To get back to the original question: We've seen that the shift/reduce conflict is between the reduction expression: DECREASE expression (in this case) and the terminals PARENTHESIS_OPEN and SQUARE_OPEN, and it cannot be resolved because PARENTHESIS_OPEN and SQUARE_OPEN are not listed in your precedence levels. So the solution is to list them:

/* ... */
%left PERCENT STAR SLASH
%precedence TILDE NOT DECREASE INCREASE
%precedence PARENTHESIS_OPEN SQUARE_OPEN

Note that I changed the last %left and %right to %precedence, which is a bison extension which allows you to define a precedence level for operators for which associativity is meaningless. I did that because I think it is clearer. [Note 3]

Notes

  1. There is really very little good to be said for using PARENTHESIS_OPEN rather than the much simpler and more readable '('. Yacc and bison allow single character tokens to be single-quoted like that precisely to allow for the readability of

    expression:  expression '(' expressions ')'
    expression:  expression '[' expressions ']'
    

    That also simplifies your (f)lex scanner, because a single fallback rule can handle all four of those tokens, and all the other single character tokens, including the ones you have yet to add to your grammar:

          /* Put this rule at the end of your ruleset */ 
    .    { return *yytext;}
    
  2. For example, suppose that ! could be postfix or infix, and consider the expression a!-b*4. The ambiguity here ((a!)-b or a!(-b)) is compounded by the fact that the binary bang, minus and multiply operators also have active precedence rules.

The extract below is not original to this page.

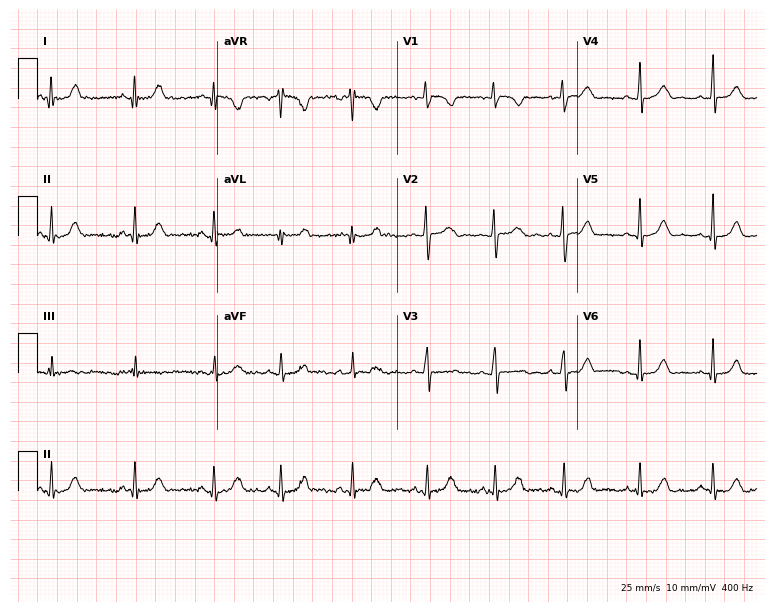
12-lead ECG (7.3-second recording at 400 Hz) from a woman, 20 years old. Labelled as a normal ECG.

  3. Unary operators, whether prefix or postfix, don't have associativity because associativity only applies to binary operators. Associativity is why a + b + c is (a + b) + c while a = b = c is a = (b = c). In contrast, there is only one way to parse --a or !!a (or combinations thereof). (This is also clear if you think about how precedence relations affect shift-reduce conflict resolutions. What is the conflict which would require a unary reduction ('!' expression .) to be compared with a ! lookahead symbol? In the case of dual-purposed operators like '-', we need to change the precedence of the reduction to a pseudo-terminal (%prec UMINUS), after which it's clear that associativity cannot apply because UMINUS cannot possibly be a lookahead symbol.